How to Respond to Your Child's Needs After a Trauma

Posted on October 22, 2013, in Grief and Trauma

Traumatized children have specialized needs. As a parent you play the most critical part in your child’s successful return to the way he was before the trauma. It is important that you know how to respond to his needs.Those needs may be temporary or can last for some time.

Keep in mind that the following suggestions may go against your instinctive reactions to respond to your child's needs. The foremost need of any traumatized child is to feel safe. As an adult your ability to reason tells you when imminent danger is over. Children do not have the same reasoning ability. They must experience you and their environment as safe and as such will engage in behaviors to help themselves feel safe. They need you, their parent, to not only know this but help them with feeling safe by your behavior as well as your reassurance. For example, if the only way your child can fall asleep is in the corner of a room, your parental instinct is likely to urge you to pull your child out of that corner and take him to his bed. Your traumatized child will interpret (and rightly so) that you do not understand his need to feel safe. The corner is his “safe place.” If he feels that you don’t understand, not only can’t he trust you, his need for safety will increase and likely bring about more difficult behaviors.

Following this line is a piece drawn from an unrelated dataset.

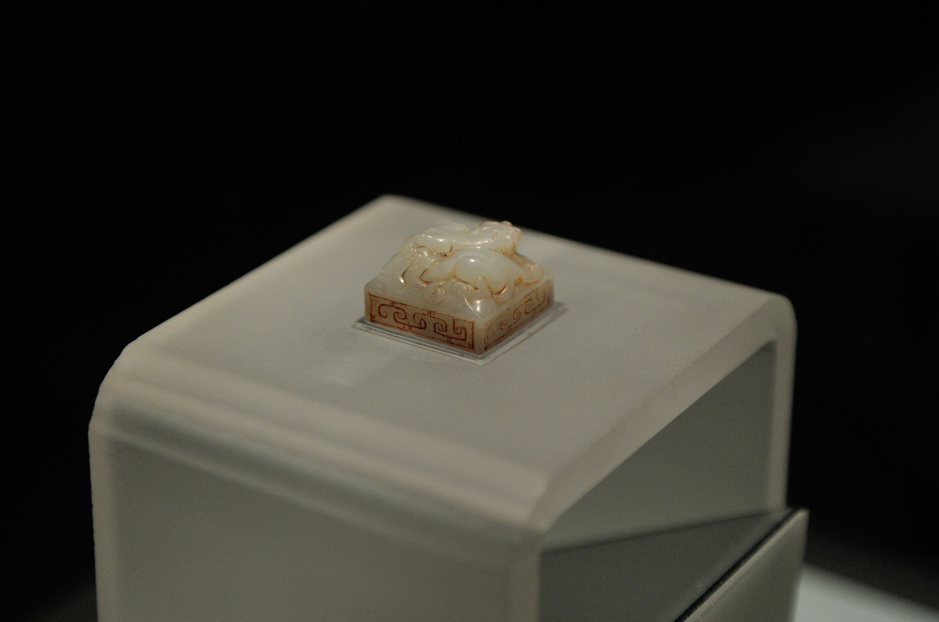 “皇后之玺”玉印上部

He needs to know that you know he needs to feel safe. This example illustrates what he needs for you to say and do, “Okay honey, if that is where you feel the safest right now let’s make it more comfortable for you. Let me bring you your pillow (and other familiar objects)." You might even say, "Why don’t I spend a night with you here in your corner.” It might help to ask your child what would help him feel the safest.

This response will let your child know he’s not scaring you and you don’t think he’s abnormal after what happened. More than anything else you want him to feel safe. Once he sees you helping him, sees you’re on his side, he can be less frightened, less worried (hypervigilant) that something else is going to happen. As he feels safer in your presence, he'll eventually be able to return to his bed on his own.

This is just one example of how important it is for you, as a parent, to understand your child's specific needs and engage in responses that may sometimes feel like you’re encouraging the problem. You are, in fact, helping him get past the problem. Following exposure to a traumatic incident it is only normal to worry that something else might happen again to yourself or someone close to you. An excellent question to ask your child is, "Since this happened what is your biggest worry?" Do not analyze or try to interpret his response. It is what it is. Acknowledge that it is a scary worry and that you will do what you can to prevent it, but even if something else does happen you will be there to keep him safe. This is not always easy, but it is what children expect from parents.

If this does not help, you need the help of a trauma specialist who can give you the knowledge and training so you can be helpful. New problems demand new responses. When it comes to trauma it is important to learn new ways to best help your child through his terrifying experience. Working with a trauma specialist will greatly improve your child's opportunity to recover and return to being the child he was before the trauma.